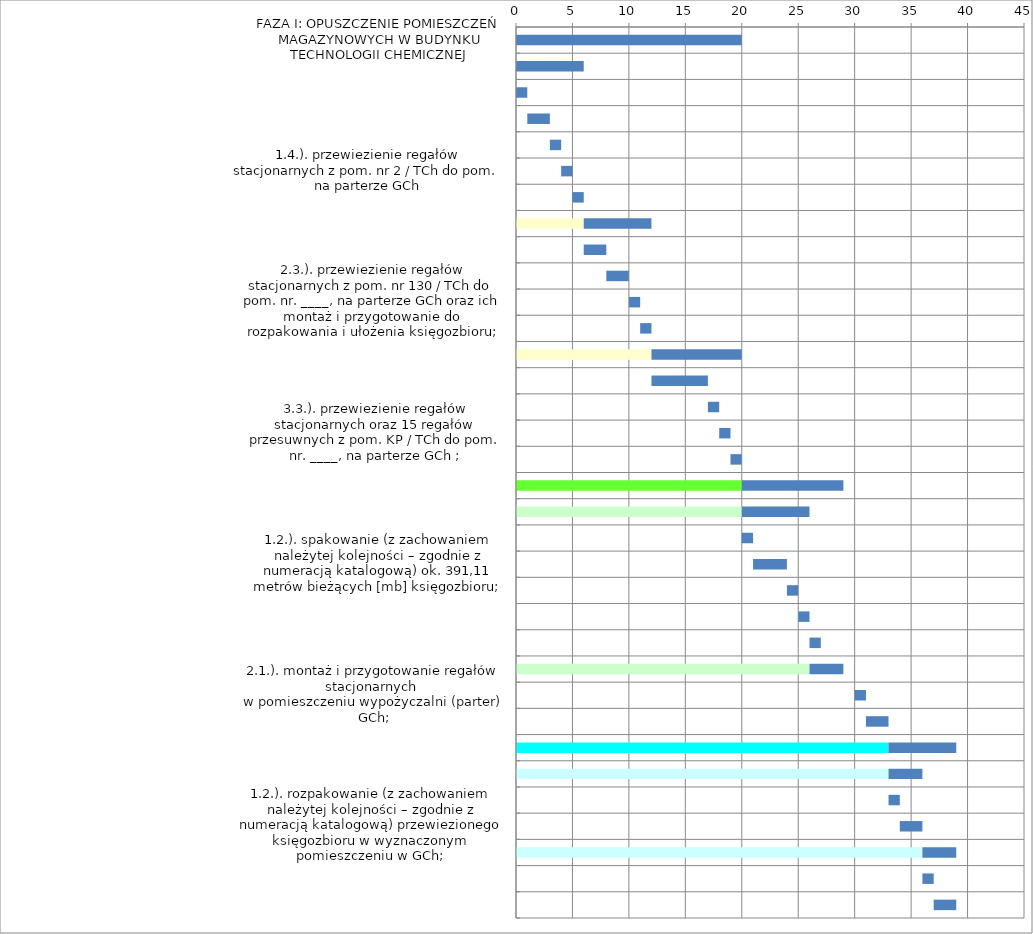
| Category | Series 1 | Series 0 |
|---|---|---|
| FAZA I: OPUSZCZENIE POMIESZCZEŃ MAGAZYNOWYCH W BUDYNKU TECHNOLOGII CHEMICZNEJ | 0 | 20 |
| 1. ETAP: Opuszczenie  magazynu - pom. nr 2 (parter) 
i transport księgozbioru do nowej lokalizacji | 0 | 6 |
| 1.1.). dostarczenie pojemników (i/lub kartonów) do spakowania księgozbioru | 0 | 1 |
| 1.2.). spakowanie (z zachowaniem należytej kolejności – zgodnie z numeracją katalogową) ok. 187,42 metrów bieżących [mb] księgozbioru; | 1 | 2 |
| 1.3.). demontaż i przygotowanie do przewiezienia 23 regałów stacjonarnych; | 3 | 1 |
| 1.4.). przewiezienie regałów stacjonarnych z pom. nr 2 / TCh do pom. na parterze GCh | 4 | 1 |
| 1.5.). przewiezienie księgozbioru do wyznaczonego pomieszczenia 
w Gmachu Chemii; | 5 | 1 |
| 2. ETAP: Opuszczenie  magazynu - pom. nr 130 (I piętro) i oraz transport księgozbioru do nowej lokalizacji | 6 | 6 |
| 2.1.). dostarczenie pojemników oraz spakowanie (z zachowaniem należytej kolejności – zgodnie z numeracją katalogową) ok. 128,88 metrów bieżących [mb] księgozbioru; | 6 | 2 |
| 2.2.). demontaż i przygotowanie do przewiezienia 16 regałów stacjonarnych; | 8 | 2 |
| 2.3.). przewiezienie regałów stacjonarnych z pom. nr 130 / TCh do pom. nr. ____, na parterze GCh oraz ich montaż i przygotowanie do rozpakowania i ułożenia księgozbioru; | 10 | 1 |
| 2.4.). przewiezienie księgozbioru do wyznaczonej lokalizacji w pomieszczeniu w GCh; | 11 | 1 |
| 3. ETAP: Opuszczenie  magazynu - pom. KP (parter) transport księgozbioru i czasopism do nowej lokalizacji | 12 | 8 |
| 3.1.). dostarczenie odpowiednich pojemników (i/lub kartonów) do spakowania księgozbioru oraz jego spakowanie (z zachowaniem należytej kolejności – zgodnie z numeracją katalogową) ok. 941,38 metrów bieżących [mb] księgozbioru i czasopism; | 12 | 5 |
| 3.2.). demontaż i przygotowanie do przewiezienia 10 regałów stacjonarnych; | 17 | 1 |
| 3.3.). przewiezienie regałów stacjonarnych oraz 15 regałów przesuwnych z pom. KP / TCh do pom. nr. ____, na parterze GCh ; | 18 | 1 |
| 3.4.). przewiezienie księgozbioru i czasopism do wyznaczonego pomieszczenia w GCh; | 19 | 1 |
| FAZA II: OPUSZCZENIE POMIESZCZEŃ ORAZ ORGANIZACJA  WYPOŻYCZALNI W NOWEJ LOKALIZACJI W GMACHU CHEMII | 20 | 9 |
| 1. ETAP: Opuszczenie  pomieszczenia wypożyczalni | 20 | 6 |
| 1.1.). dostarczenie odpowiednich pojemników (i/lub kartonów) do spakowania księgozbioru 
znajdujacego się w wypożyczalni CHFBG,  | 20 | 1 |
| 1.2.). spakowanie (z zachowaniem należytej kolejności – zgodnie z numeracją katalogową) ok. 391,11 metrów bieżących [mb] księgozbioru; | 21 | 3 |
| 1.3.). demontaż i przygotowanie do przewiezienia 25 regałów stacjonarnych; | 24 | 1 |
| 1.4.). transport regałów stacjonarnych z wypożyczalni / GCh do pom. nr. ____, na parterze GCh. | 25 | 1 |
| 1.5.). przewiezienie czasopism i księgozbioru do wyznaczonego pomieszczenia w GCh; | 26 | 1 |
| 2. ETAP: Organizacja wypożyczalni w nowej lokalizacji  | 26 | 3 |
| 2.1.). montaż i przygotowanie regałów stacjonarnych 
w pomieszczeniu wypożyczalni (parter) GCh; | 30 | 1 |
| 2.2.).rozpakowanie (z zachowaniem należytej kolejności – zgodnie z numeracją katalogową) przewiezionego księgozbioru w wyznaczonym pomieszczeniu wypożyczalni w GCh; | 31 | 2 |
| FAZA III: ORGANIZACJA POMIESZCZEŃ MAGAZYNOWYCH 
W GMACHU CHEMII | 33 | 6 |
| 1. ETAP: Organizacja pomieszczenia przeznaczonego na księgozbór | 33 | 3 |
| 1.1.). montaż regałów stacjonarnych w pomieszczeniu magazynu księgozbioru (parter) GCh; | 33 | 1 |
| 1.2.). rozpakowanie (z zachowaniem należytej kolejności – zgodnie z numeracją katalogową) przewiezionego księgozbioru w wyznaczonym pomieszczeniu w GCh; | 34 | 2 |
| 2. ETAP: Organizacja pomieszczenia magazynowego przeznaczonego na czasopisma i księgozbór | 36 | 3 |
| 2.1.). montaż dodatkowych regałów stacjonarnych 
w pomieszczeniu magazynu czasopism (parter) GCh; | 36 | 1 |
| 2.2.). rozpakowanie (z zachowaniem należytej kolejności – zgodnie z numeracją katalogową) przewiezionego księgozbioru i czasopism w wyznaczonym pomieszczeniu w GCh; | 37 | 2 |

◆ ◆ ◆ ◆ ◆ ◆ ◆

> [WORK TO COMPLETE]: Across the material, report every line that has the word "FAZA".

> [THE ANSWER]:
| FAZA I: OPUSZCZENIE POMIESZCZEŃ MAGAZYNOWYCH W BUDYNKU TECHNOLOGII CHEMICZNEJ | 0 | 20 |
| FAZA II: OPUSZCZENIE POMIESZCZEŃ ORAZ ORGANIZACJA  WYPOŻYCZALNI W NOWEJ LOKALIZACJI W GMACHU CHEMII | 20 | 9 |
| FAZA III: ORGANIZACJA POMIESZCZEŃ MAGAZYNOWYCH 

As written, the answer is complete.